● **Problem description**:
From the line with "портрет А.Л.Вишневского, 1985" to the line with "Le professeur Jean", output every line below exactly, both ends included. Skip the pictures.

● **Dataset excerpts**:
- - - - - - -

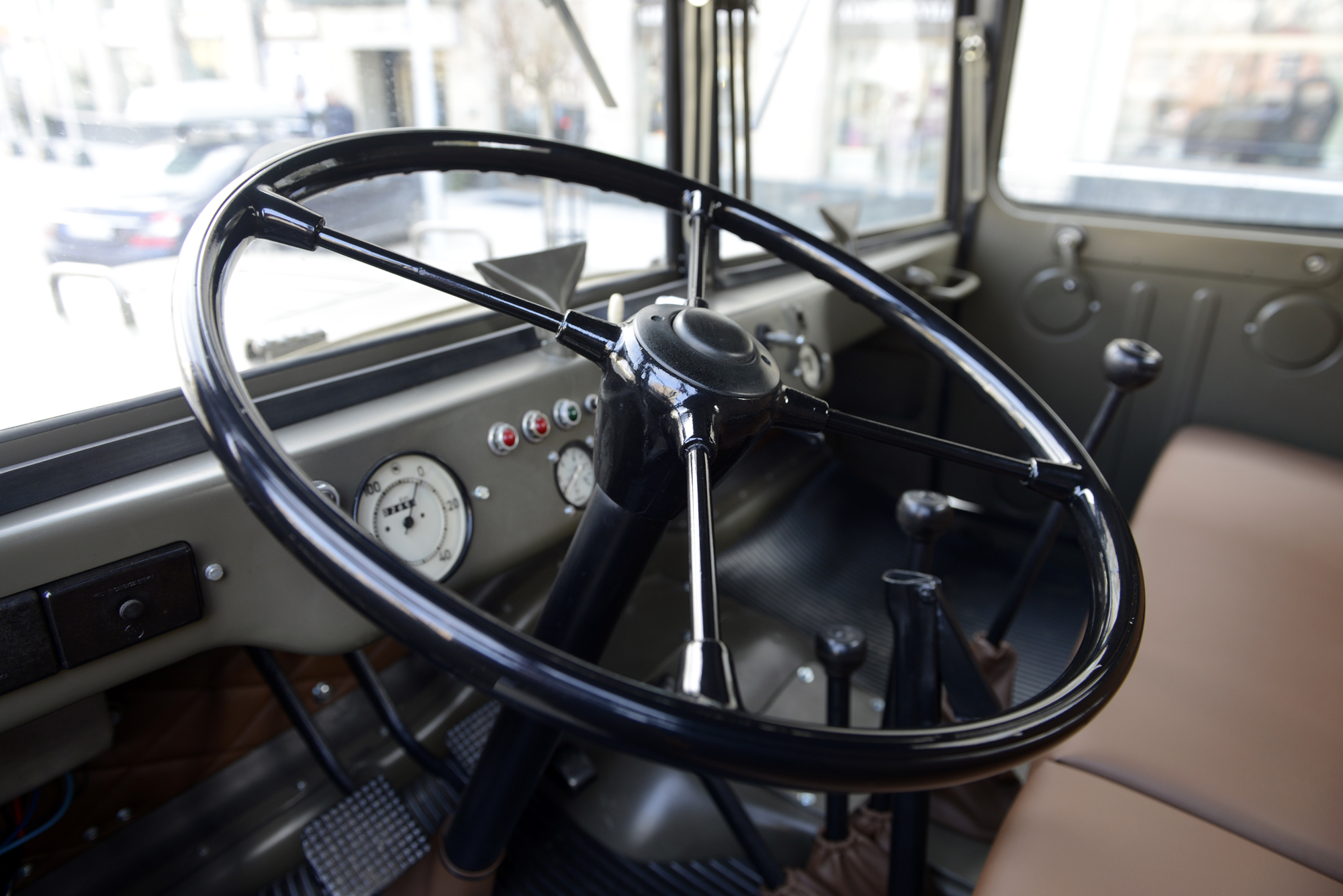 Tatra 128 (interior)
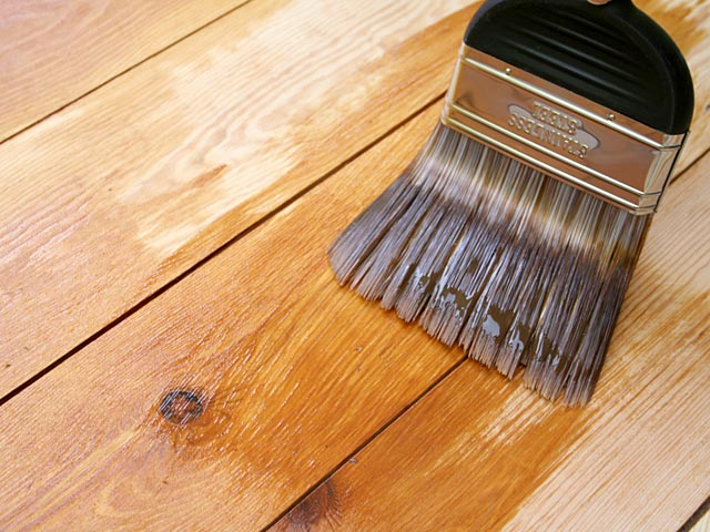 Aplicado a brocha de una capa de barniz Aplicación de barniz
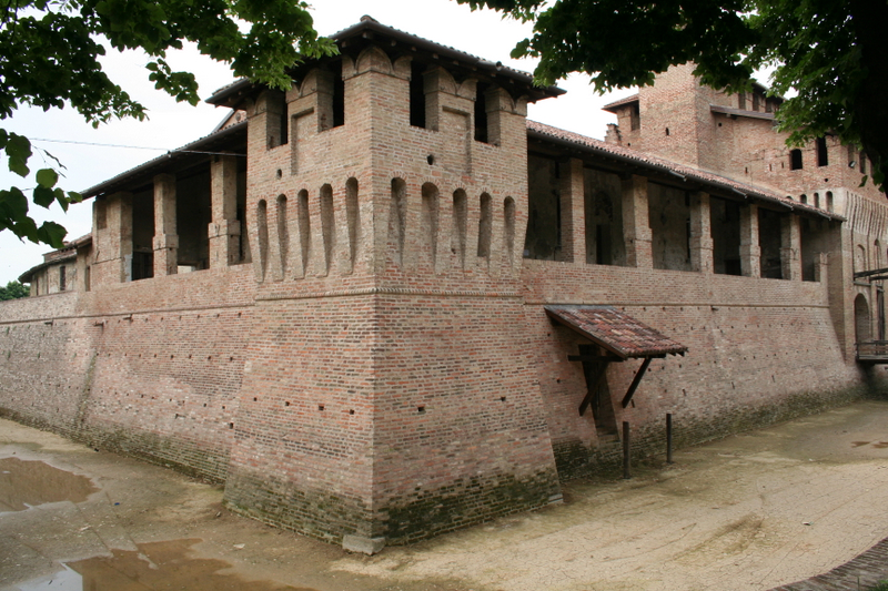 Pagazzano BG, Castello Visconteo.
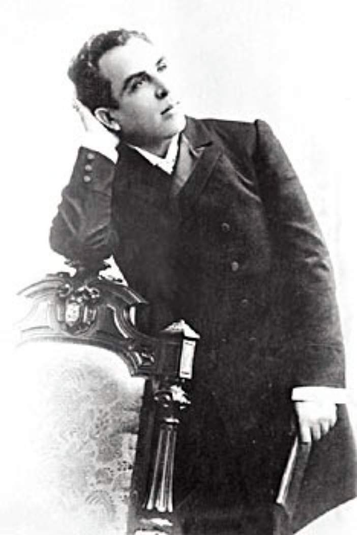 портрет А.Л.Вишневского, 1985
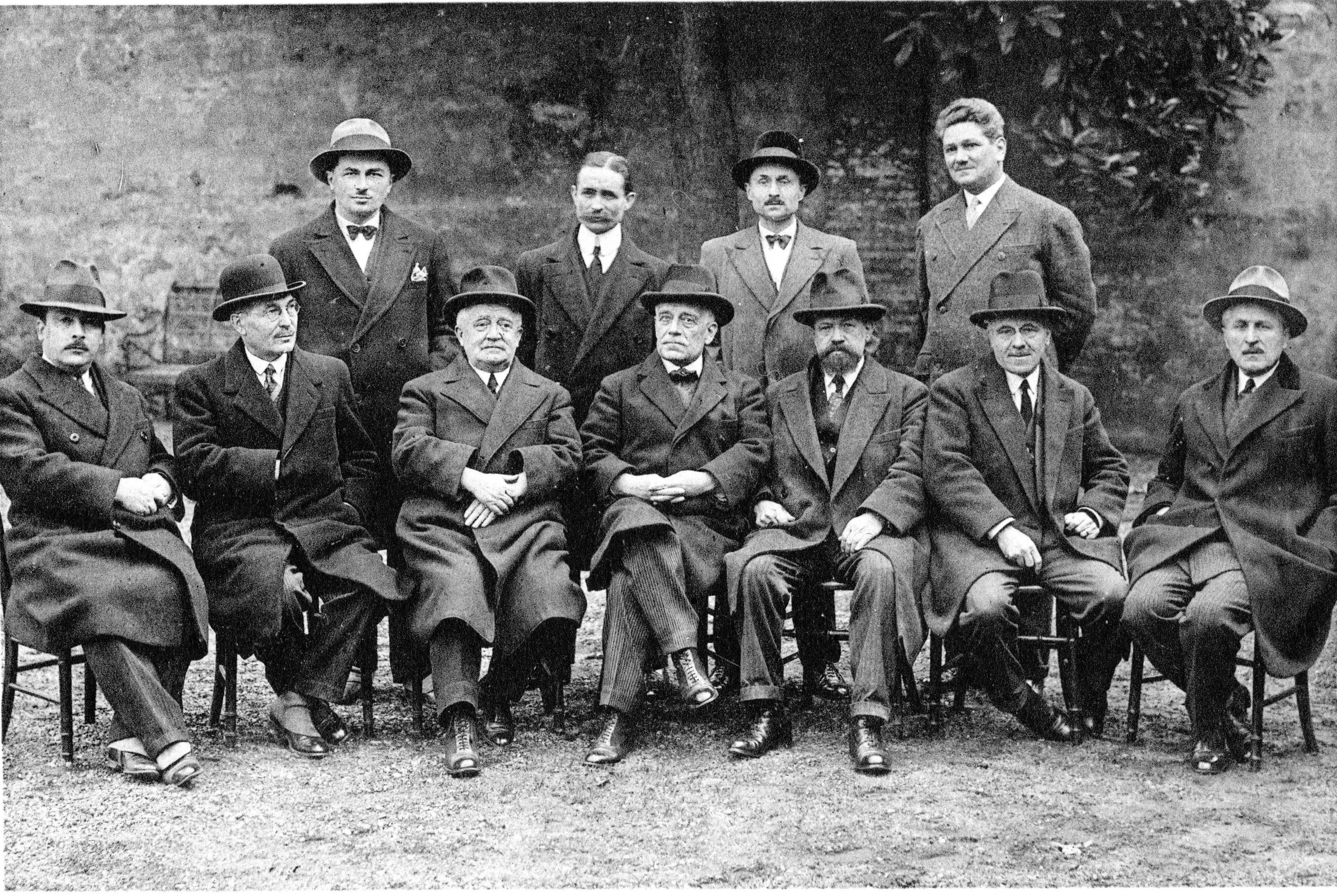 Le professeur Jean Sendrail (1872-1935), directeur de l'école vétérinaire de Toulouse et les autres professeurs de l'ENVT, en 1929 De gauche à droite et de bas en haut : Prof. DARRASPEN, Prof. CUILLÉ, Prof. GIRARD, Directeur Prof. SENDRAIL, Prof. LAFON, Prof. MARTIN, Prof. DAILLE En haut : Prof. CHELLE, Prof. LASSERRE, Prof. PETIT, Prof. PONS
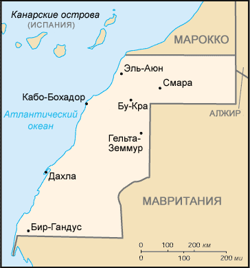 Карта-схема Западной Сахары
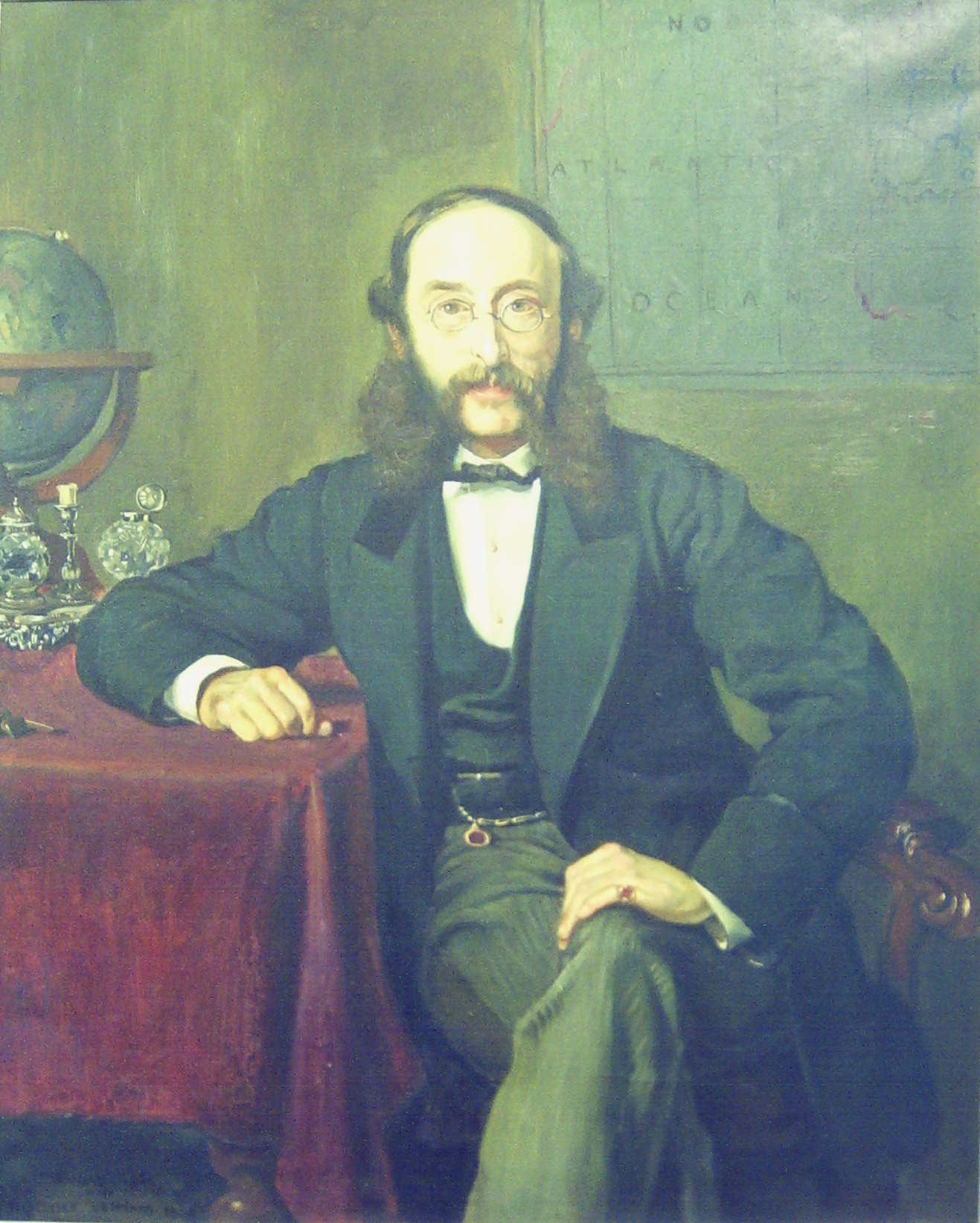 Beschriftung der Plakette: Baron Paul Julius Reuter -: 1816 - 1899 :- der im Jahre 1850 die Reuter Nachrichtenagentur in Aachen gründete. Geschenk der Agentur Reuter an die Stadt Aachen (19. Oktober 1962) Weitere Beschriftung: Paul Julius REUTER im Alter von 53 Jahren, 1869. originalgetreue Kopie eines Gemäldes von Rudolf Lehmann.
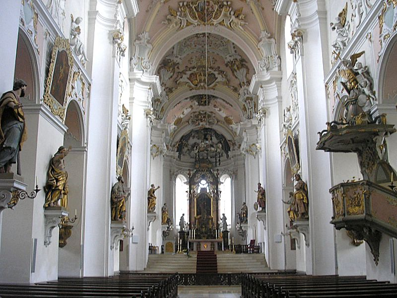 Ehemalige Stiftskirche St. Vitus (Ellwangen a.d. Jagst, BW). Innenraum nach Osten. Eigene Aufnahme, Aug. 2006 / St. Vitus, Ellwangen a.d. Jagst, Baden-Wuerttemberg, Germany. The nave to the east. Own photo, Aug. 2006

- - - - - - -

● **Result below**:
 портрет А.Л.Вишневского, 1985
 Le professeur Jean Sendrail (1872-1935), directeur de l'école vétérinaire de Toulouse et les autres professeurs de l'ENVT, en 1929 De gauche à droite et de bas en haut : Prof. DARRASPEN, Prof. CUILLÉ, Prof. GIRARD, Directeur Prof. SENDRAIL, Prof. LAFON, Prof. MARTIN, Prof. DAILLE En haut : Prof. CHELLE, Prof. LASSERRE, Prof. PETIT, Prof. PONS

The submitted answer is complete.